Oh no, I'm so sorry to hear that poor Lucy is sick again  I'll be praying for her for sure.


----------



## allheart (Oct 3, 2008)

Oh Michelle, thank you so much. I didn't see your post before I posted mine. THANK YOU SO MUCH Michelle. The pain, heartache, the unknowing, is unbearable. We sadly have all been there. Prayer is so powerful and so much appreciated. THANK YOU!!!!!!!!!!!!!!!!!!!!!!!!!!!!!!


----------



## Maidto2Maltese (Oct 19, 2004)

I thought little Alex had this.. but I see Janine already posted. I do think I may have a file with some info and if I can find it will send it out to you. Meanwhile the prayers are going out. This is just so upsetting!


----------



## allheart (Oct 3, 2008)

Maidto2Maltese said:


> I think that Janine's Alex had this so I messaged her to come read and offer any info she has on this.
> Meanwhile, I'll be praying !!


Thankyou so very much. Allie does well when she is with Lucy-lu, Her and her hubby and there at least twice a day, and/or how often the hospital lets her in and stays right by her dear girls side. Once leaving, and leaving Lucy-lu behind is SO hard, as you can imagine. Barron misses Lucy-lu so much. 

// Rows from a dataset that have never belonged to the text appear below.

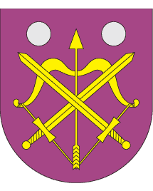 Проект герба Бишева, що не був затверджений сільською радою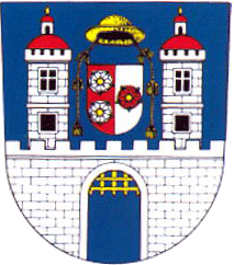 Stvolínky znak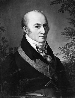 Heinrich Wilhelm von Zeschau portret, verschenen in "Erinnerungen an Heinrich Wilhelm von Zeschau", Dresden 1866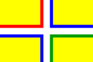 Urdulizko bandera, Bizkaian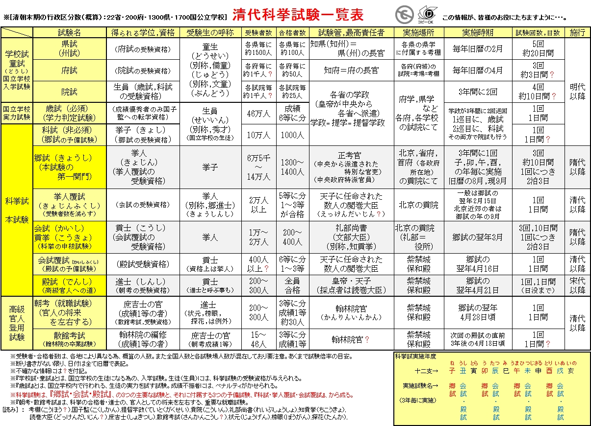 清代の科挙試験（科挙制度）の一覧表です。よろしくお願いします。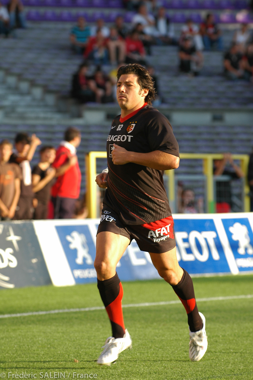 3ème match Le 7 septembre 2008 A Toulouse (Stadium) Stade Toulousain bat Biarritz 20 à 6 (mi-temps : 10-3)

I love you all and can't thank you enough for your kind hearts. The hospital is doing really well by Lucy-Lu and Allie. Allie is by her side, unitl told it's time to go home, and even then she stays as long she can.

If okay, I would prefer, just at this point, because it is such a delicate situation, to PM me with whatever info or experience you have about this disease. It will help others in the future to post publicly of course, but just for right now, I would appreciate it so much as a PM. I hope you understand.

If you could see Lucy lu just days ago. Beautiful, smiling, adorable.

thank you for your prayers. I know Allie and her hubby truly apprciate it.

their babies are their world.

THANK YOU.


----------



## Rocky's Mom (Apr 10, 2010)

Oh dear, not another sick fluff. I hate when one of our babies are sick! Sending up prayers right now!


----------



## michellerobison (Dec 17, 2009)

allheart said:


> Oh Michelle, thank you so much. I didn't see your post before I posted mine. THANK YOU SO MUCH Michelle. The pain, heartache, the unknowing, is unbearable. We sadly have all been there. Prayer is so powerful and so much appreciated. THANK YOU!!!!!!!!!!!!!!!!!!!!!!!!!!!!!!


 
I'm so glad you posted those piccies. What a difference a couple days make in being well and then being sick.


----------



## michellerobison (Dec 17, 2009)

I fanyone gets updates,let us know. Sorry I posted so short but I was cross posting this in other forums for more people to send their positive energy to help.


----------



## allheart (Oct 3, 2008)

michellerobison said:


> I fanyone gets updates,let us know. Sorry I posted so short but I was cross posting this in other forums for more people to send their positive energy to help.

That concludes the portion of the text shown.